Analogously, in all other innermost rewrite sequences, the \(\textsf{d}\)-rule can also only duplicate normal forms. Thus, all possible innermost rewrite sequences have finite expected derivation length. Therefore, \(\mathcal {S}_1\) is iPAST and thus, also iAST. The latter can also be proved automatically by our implementation of the probabilistic DP framework for iAST [29] in AProVE.

To construct a counterexample for AST of \(\mathcal {S}_1\), we exploited the fact that \(\mathcal {S}_1\) is not right-linear. Indeed, requiring right-linearity yields our desired result. For reasons of space, here we only give a proof sketch. As mentioned, all full proofs can be found in [30].

Theorem 17

(From iAST/iPAST to fAST/fPAST (1)).
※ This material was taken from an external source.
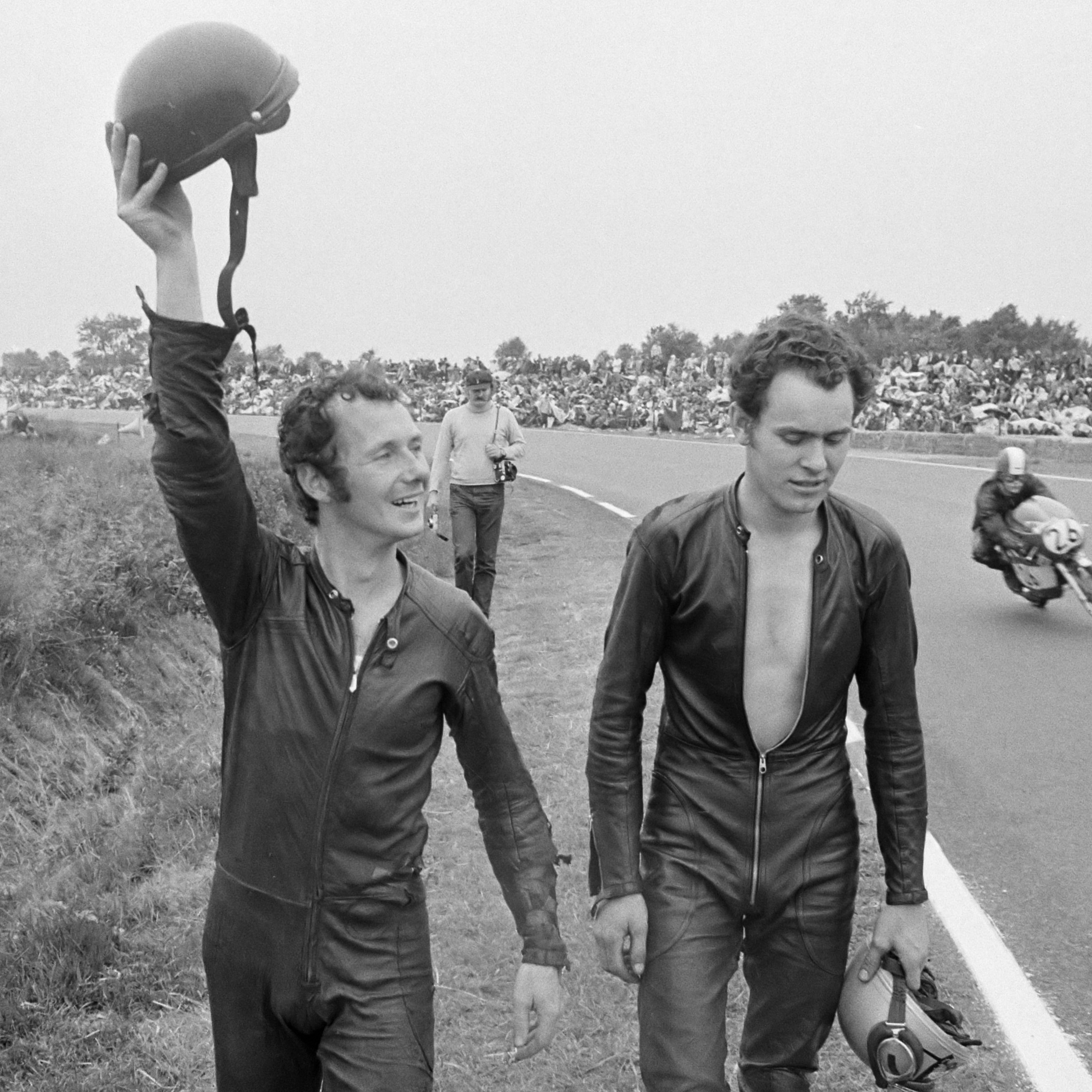 TT races Assen, links Jan de Vries , rechts Henk van Kessel lopen terug na valpartij. rechts passeert Ton Daleman 26 juni 1971

If a PTRS \(\mathcal {S}\) is orthogonal and right-linear (i.e., non-overlapping and linear), then:

$$\begin{aligned} \mathcal {S}\text { is fAST} &\Longleftrightarrow \mathcal {S}\text { is iAST}\\ \mathcal {S}\text { is fPAST} &\Longleftrightarrow \mathcal {S}\text { is iPAST}\! \end{aligned}$$

Proof Sketch

We only have to prove the non-trivial direction “\(\Longleftarrow \)”. The proofs for all theorems in this section (for both AST and PAST) follow a similar structure. We always iteratively replace rewrite steps by steps that use the desired strategy and ensure that this does not increase the probability of termination (resp. the expected derivation length). For this replacement, we lift the corresponding construction from the non-probabilistic to the probabilistic setting. However, this cannot be done directly but instead, we have to regard the “limit” of a sequence of transformation steps.
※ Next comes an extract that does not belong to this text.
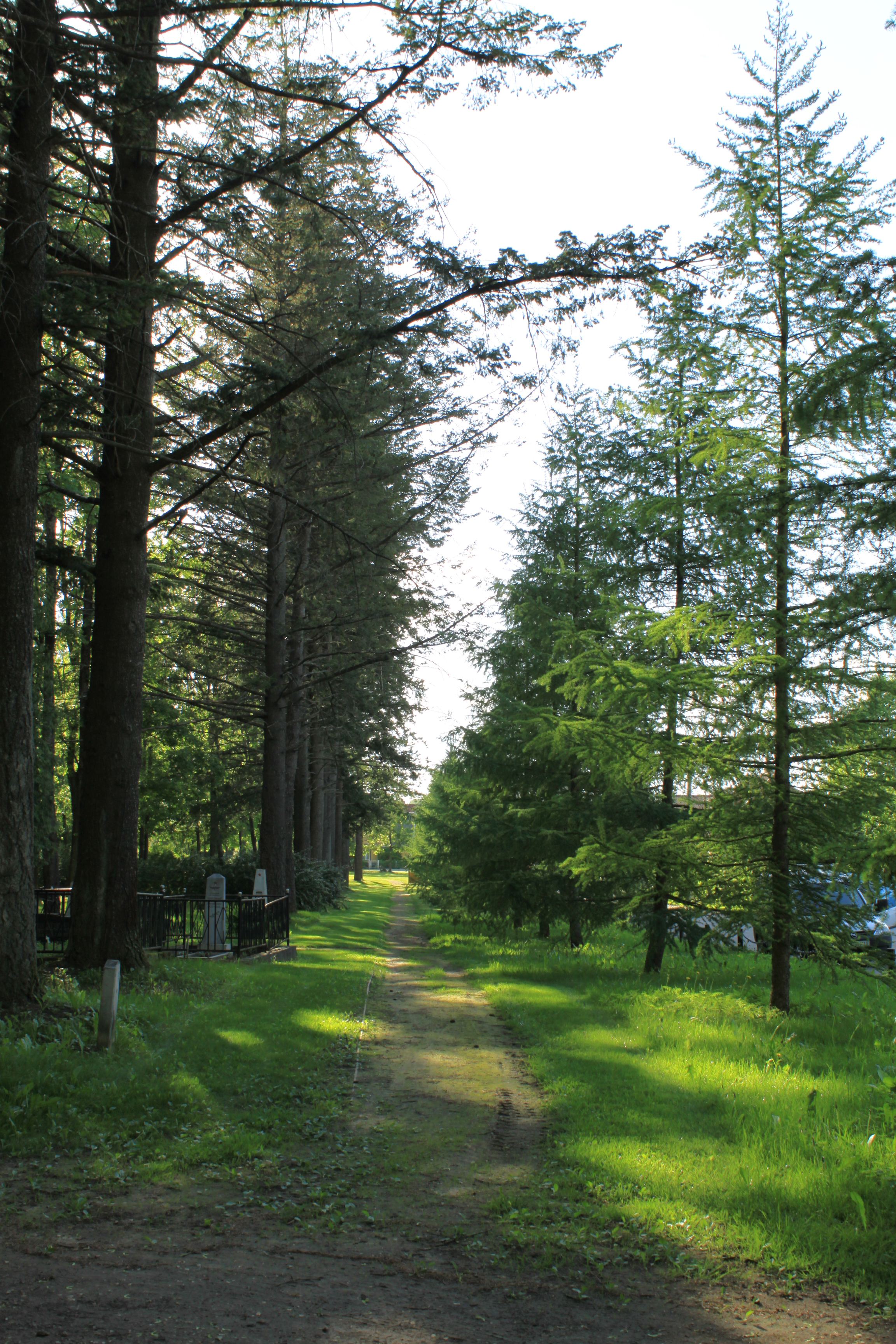 Ebatsuuga allee; (Nurme tn puiestee; Pseudotsuuga allee)

We first consider fAST and iAST. Let \(\mathcal {S}\) be a PTRS that is non-overlapping, linear, and not fAST. Thus, there exists an infinite rewrite sequence \(\vec {\mu } = (\mu _n)_{n \in \mathbb {N}}\) such that \(\lim _{n \rightarrow \infty } |\mu _n|_{\mathcal {S}} = c\) for some \(c \in \mathbb {R}\) with \(0 \le c < 1\). Our goal is to transform this sequence into an innermost sequence that converges at most with probability c. If the sequence is not yet an innermost one, then in \((\mu _n)_{n \in \mathbb {N}}\) at least one rewrite step is performed with a redex that is not an innermost redex. Since \(\mathcal {S}\) is non-overlapping, we can replace a first such non-innermost rewrite step with an innermost rewrite step using a similar construction as in the non-probabilistic setting. In this way, we result in a rewrite sequence \(\vec {\mu }^{(1)} = (\mu ^{(1)}_n)_{n \in \mathbb {N}}\) with \(\lim _{n \rightarrow \infty } |\mu ^{(1)}_n|_{\mathcal {S}} = \lim _{n \rightarrow \infty } |\mu _n|_{\mathcal {S}} = c\). Here, linearity is needed to ensure that the probability of termination does not increase during this replacement. We can then repeat this replacement for every non-innermost rewrite step, i.e., we again replace a first non-innermost rewrite step in \((\mu ^{(1)}_n)_{n \in \mathbb {N}}\) to obtain \((\mu ^{(2)}_n)_{n \in \mathbb {N}}\) with the same termination probability, etc. In the end, the limit of all these rewrite sequences \(\lim _{i \rightarrow \infty } (\mu ^{(i)}_n)_{n \in \mathbb {N}}\) is an innermost rewrite sequence that converges with probability at most \(c < 1\), and hence, the PTRS \(\mathcal {S}\) is not innermost AST.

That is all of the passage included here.